If the cerebral cortex is always connected with afferent fibers of the opposite side of the body, then the cerebellar cortex receives fibers mainly from neural structures of the same name sides.

Descending pathways. Downstream fibers are also divided into several paths. The names of these pathways are based on the names of the parts of the brain in which they originate.
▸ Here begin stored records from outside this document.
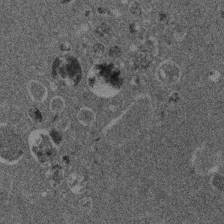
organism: Mouse
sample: Dividing mouse embryo 1 cell stage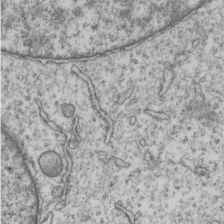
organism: Human
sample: MDA-MB-231 cells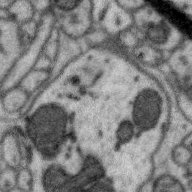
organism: Zebra finch
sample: Brain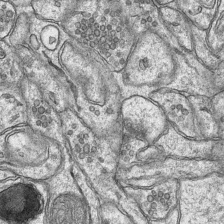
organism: Mouse
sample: CA1 Hippocampus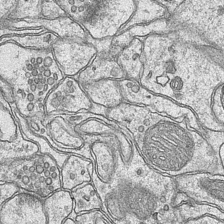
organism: Mouse
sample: CA1 Hippocampus

Corticospinal (lateral and ventral) tracts formed by axons pyramidal cells lower layers of the motor zone of the cerebral cortex. These paths are often called pyramidal. The fibers pass through white matter of the cerebral hemispheres, base of the midbrain peduncles, along the ventral sections Varoliev Bridge And oblong brain in dorsal brain.
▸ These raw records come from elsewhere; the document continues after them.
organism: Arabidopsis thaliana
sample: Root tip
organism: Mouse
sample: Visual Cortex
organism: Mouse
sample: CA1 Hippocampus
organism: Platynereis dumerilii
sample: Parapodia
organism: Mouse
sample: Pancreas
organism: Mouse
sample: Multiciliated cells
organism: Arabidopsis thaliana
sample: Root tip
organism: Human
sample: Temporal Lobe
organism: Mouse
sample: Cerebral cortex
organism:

o Lateral the path crosses at the bottom of the pyramids of the medulla oblongata and ends at the neurons of the base of the dorsal horn.
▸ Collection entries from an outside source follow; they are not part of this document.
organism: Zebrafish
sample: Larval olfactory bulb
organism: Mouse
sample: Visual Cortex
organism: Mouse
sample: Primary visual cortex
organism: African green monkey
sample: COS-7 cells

o Ventral the path crosses the pyramids of the medulla oblongata without crossing. Before entering the anterior horn gray matter of the corresponding segment of the spinal cord, the fibers of this pathway pass to the opposite side and end on the motor neurons of the anterior horns of the contralateral side.

Thus, one way or another, the motor area of ​​the cerebral cortex is always associated with neurons opposite sides of the spinal cord.

Rubrospinal tract – main descending path midbrain, starts at red core. The axons of the neurons of the red nucleus intersect immediately below it and, as part of the white matter of the lateral funiculus, descend to the segments of the spinal cord, ending on the cells intermediate area gray matter. This is due to the fact that the rubrospinal system, along with the pyramidal system, is the main system for controlling the activity of the spinal cord.

Tectospinal tract – Originates from neurons midbrain quadrigeminal and reaches the motor neurons of the anterior horns.

Pathways starting in the medulla oblongata:

Vestibulospinal– starts from the vestibular nuclei, mainly from the cells of the Deiters nucleus.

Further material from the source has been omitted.